Воробьи обычно не выживают, сдувает их. А в штурмовик надо еще попасть.
Конечно, всем было очень интересно, что получится. Господа офицеры на КП бились об заклад: уцелеют штурмовики, наткнувшись на залп, или нет, и сколько конкретно накроется.
А звено капитана Боброва, как раз плотно вставшее на боевой курс, влетело в рыже-фиолетовую огненную стену, в это марево и зарево, в этот последний день Помпеи – и сгинуло в нем.

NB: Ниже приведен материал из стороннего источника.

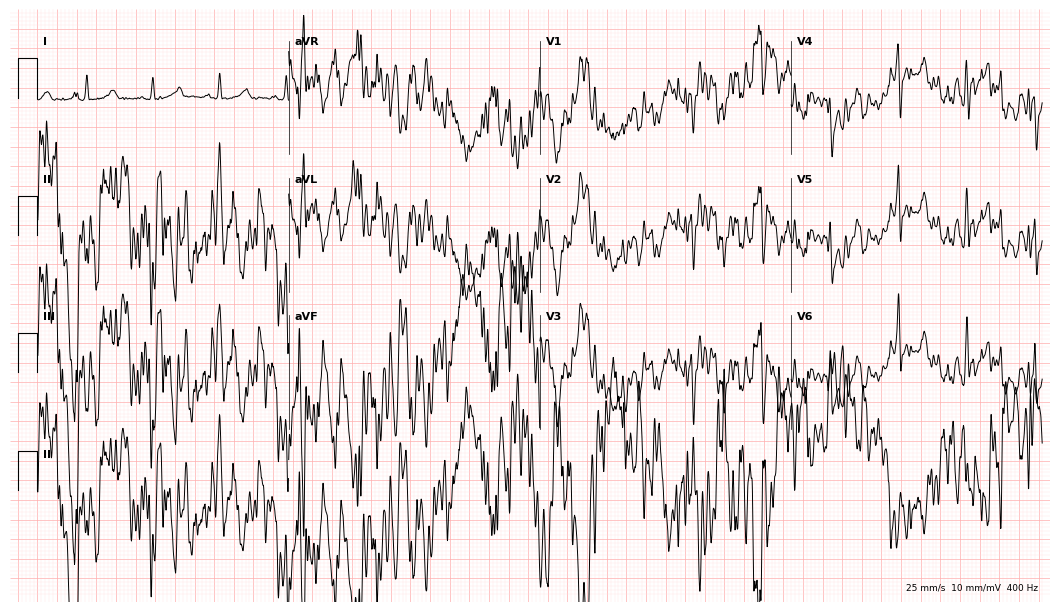
12-lead ECG (10.2-second recording at 400 Hz) from a woman, 54 years old. Screened for six findings — first-degree AV block, right bundle branch block, left bundle branch block, sinus bradycardia, atrial fibrillation, sinus tachycardia — none is recorded. Only these six findings were labelled.

И слышно было только, как капитан, известный железным самообладанием в воздухе, сказал три коротких русских слова:
– За мной, проскочим.
Он хотел уйти круто вниз, но успел только обозначить это движение, опустив нос. Здоровенный снаряд условно жахнул капитану прямо в двигатель. Бобров произнес одно русское слово, после чего от обиды замолк насмерть, долго не могли докричаться до него.
Двое из ведомых капитана, Чумак и Хусаинов, условно прожили в стене огня еще долю секунды. Чумаку снесло хвостовое оперение; Хусаинов забодал ракету «земля – земля». Можно было с чистой совестью лететь домой, что оба и сделали, засоряя эфир неуставной лексикой. А вот замыкающему, старшему лейтенанту Пейперу, про которого болтали, что он гениальный пилотажник, и это его однажды погубит, – не повезло. Из огня он выскочил целехонький, но напоролся на тылы «синей» группы, где ползла себе потихоньку неисправная зенитка. Неисправная реально, поэтому с нее поотвинчивали разные нужные детали, а саму зенитку перевели на полный ручник и выдернули все штекеры из разъемов – мало ли, вдруг пальнет. Вел машину экипаж из писарей, художников и поваров, то есть людей вменяемых, к подвигам не склонных. Эти-то интеллигенты и засадили Пейперу в лоб из четырех стволов и с двух направляющих – спасибо, условно.
Соображать надо все-таки, что один из штекеров втыкается не в ерунду типа датчика наполнения туалета, а в распознавалку «свой-чужой».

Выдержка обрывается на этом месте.